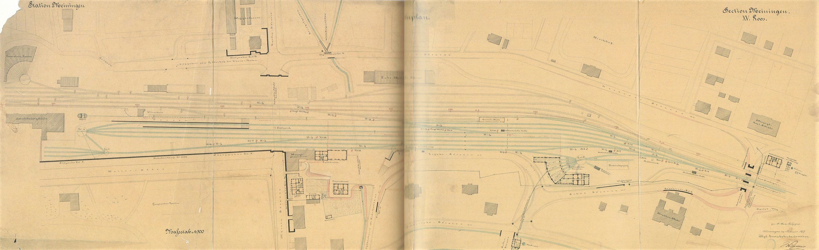 Lageplan vom Bahnhof Meiningen mit dem seperaten Bayerischen Bahnhof (blau gezeichnete Gleise) von 1877. Links das Empfangsgebäude, in der Mitte unten neben dem Tunnel hervorgehoben die Beamtenwohngebäude und Lagerhäuser, rechts hervorgehoben die Lokremise. Insbesondere der Bahnsteigbereich links wurde in den Folgejahren noch erweitert und verändert.
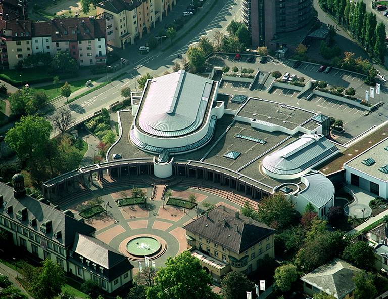 CongressForum Frankenthal - Außenansicht
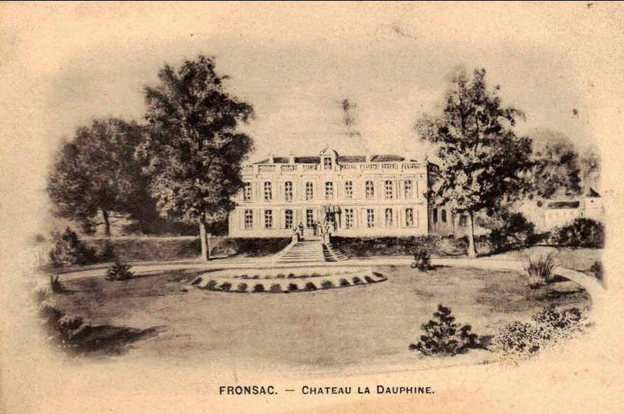 Fronsac on post-cards
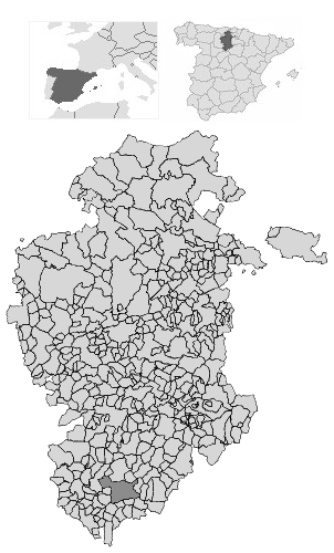 Ubicación de Aranda de Duero en la provincia de Burgos
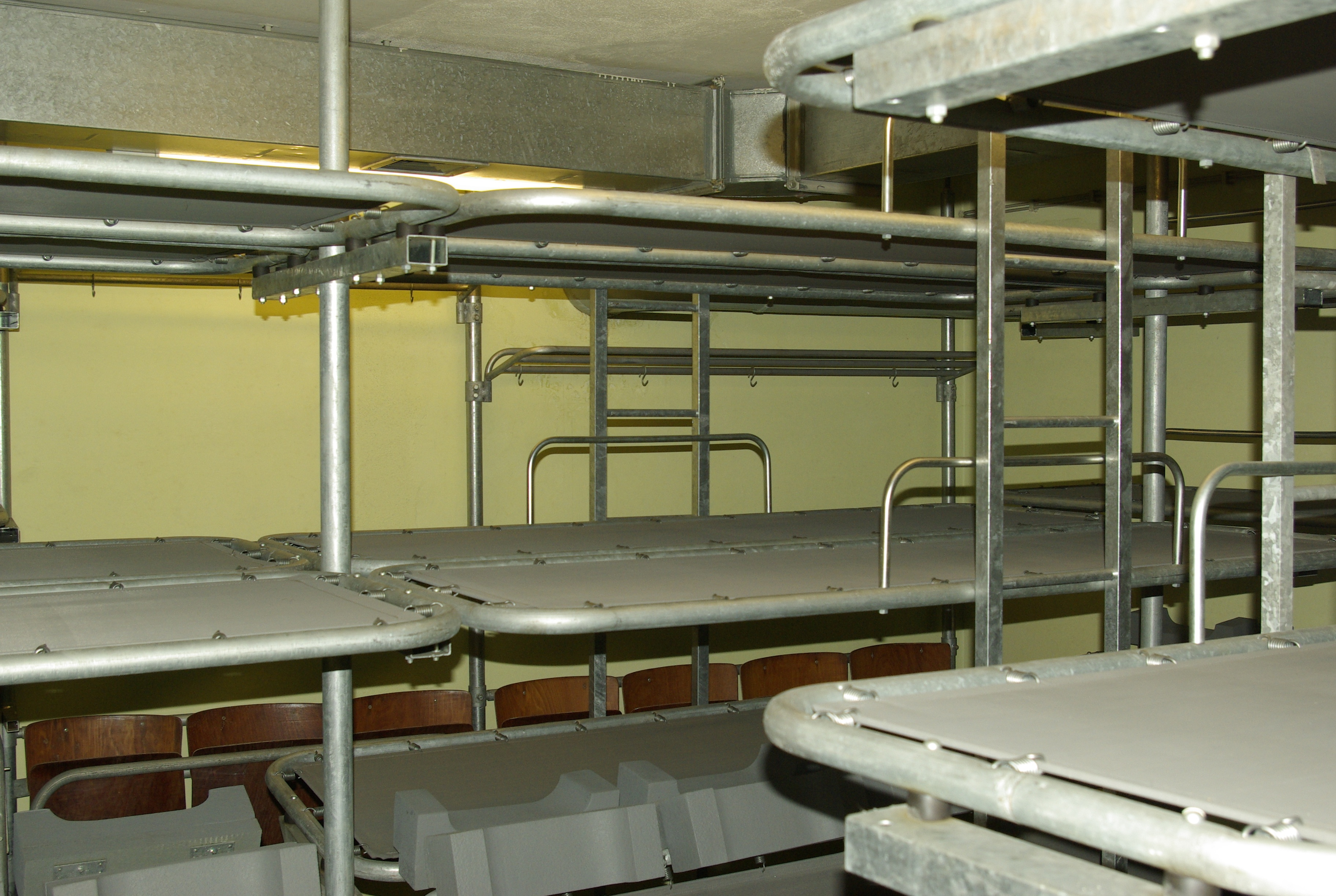 Waffenhof-Bunker in Nürnberg, Sitz- und Liegeraum.
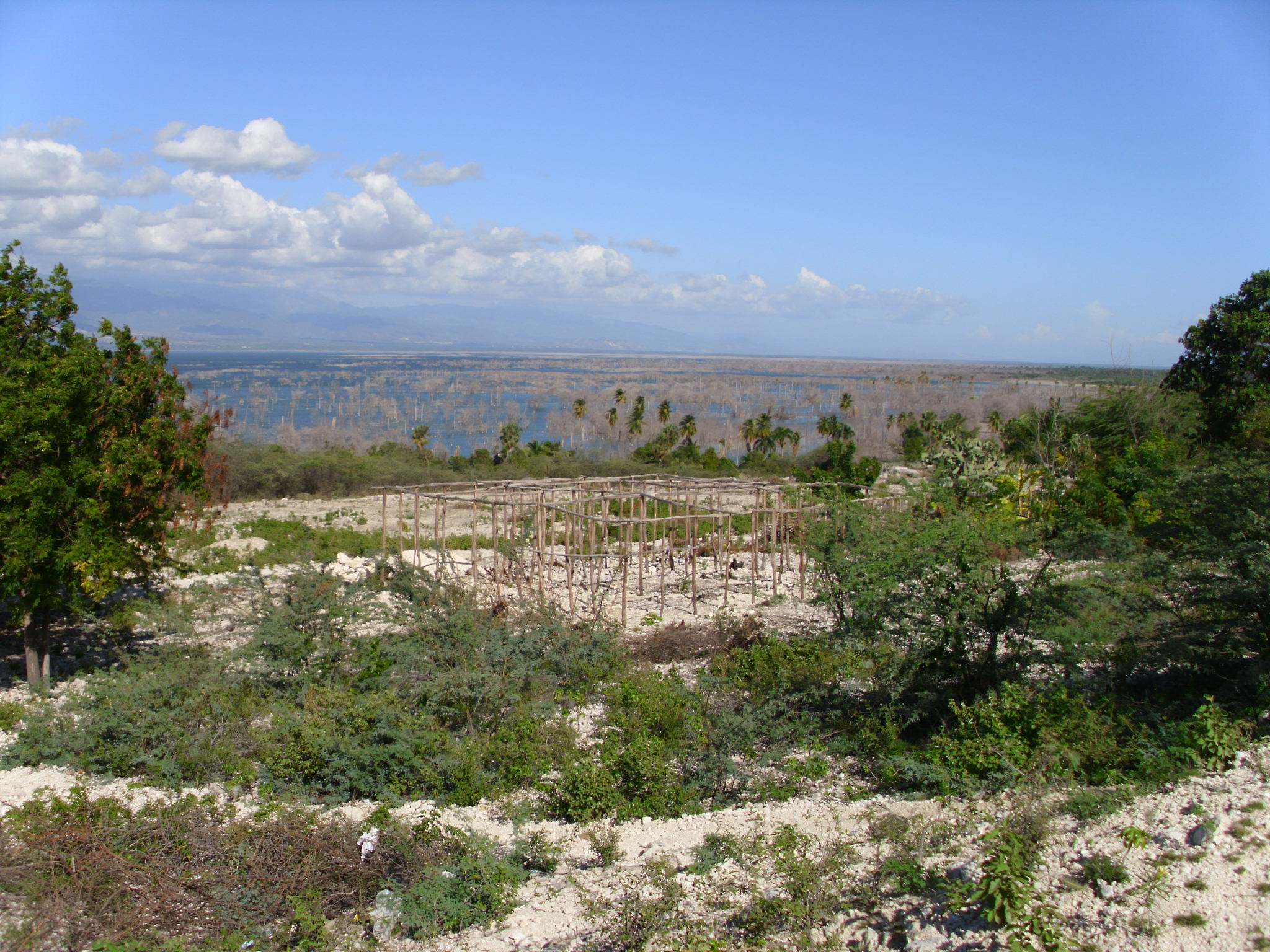 Het ondergelopen land door de uitbreiding van het Lago Eriquillo in het zuidelijke deel.
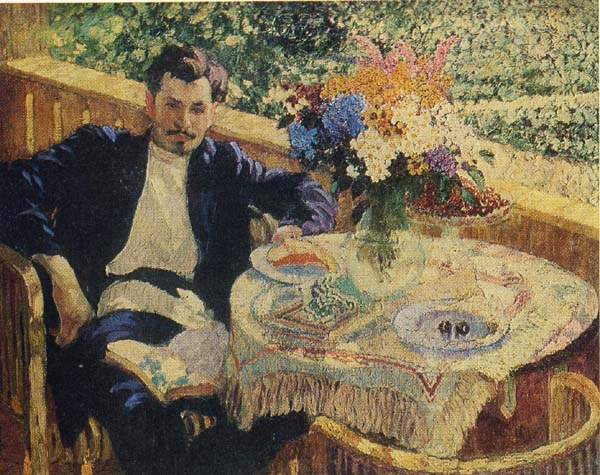 Портрет искусствоведа В.М. Лобанова 1913 г. Музей-усадьба А.М.Герасимова (Мичуринск). Портрет написан в имении В.А. Гиляровского в Подмосковье. Изображен зять В.А. Гиляровского, автор первой монографии об А.М. Герасимове. Находится в постоянной экспозиции выставочного зала музея
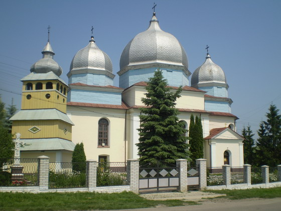 Церква села Дзвинячка
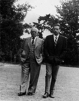 Salvador de Madariaga y José Antonio Jáuregui, paseando por Oxford en 1972 (Fotografía del álbum familiar, cedida por Jesús María Jáuregui)
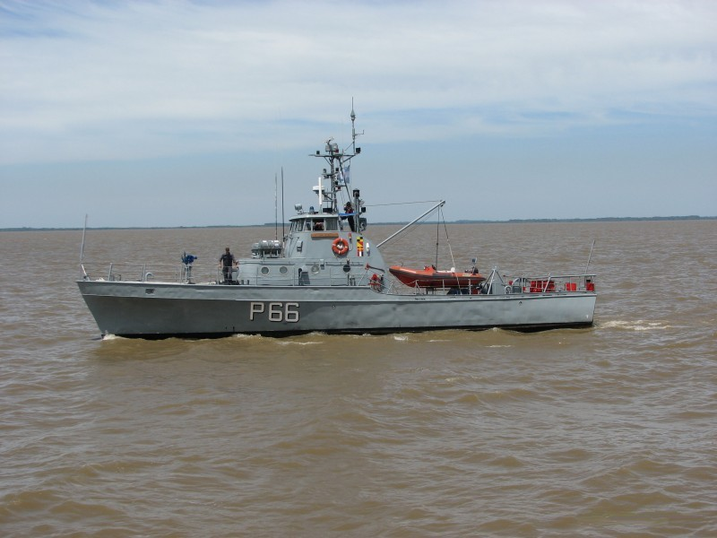 Point Class P-66 ARA Río Santiago.

→ WORK REQUIRED:
Reproduce exactly the lines of the data above that run from the line with "CongressForum Frankenthal - Außenansicht" down to the line with "Церква села Дзвинячка", both ends included. Pictures do not belong in the copy.

→ SOLUTION TO THE PROBLEM:
 CongressForum Frankenthal - Außenansicht
 Fronsac on post-cards
 Ubicación de Aranda de Duero en la provincia de Burgos
 Waffenhof-Bunker in Nürnberg, Sitz- und Liegeraum.
 Het ondergelopen land door de uitbreiding van het Lago Eriquillo in het zuidelijke deel.
 Портрет искусствоведа В.М. Лобанова 1913 г. Музей-усадьба А.М.Герасимова (Мичуринск). Портрет написан в имении В.А. Гиляровского в Подмосковье. Изображен зять В.А. Гиляровского, автор первой монографии об А.М. Герасимове. Находится в постоянной экспозиции выставочного зала музея
 Церква села Дзвинячка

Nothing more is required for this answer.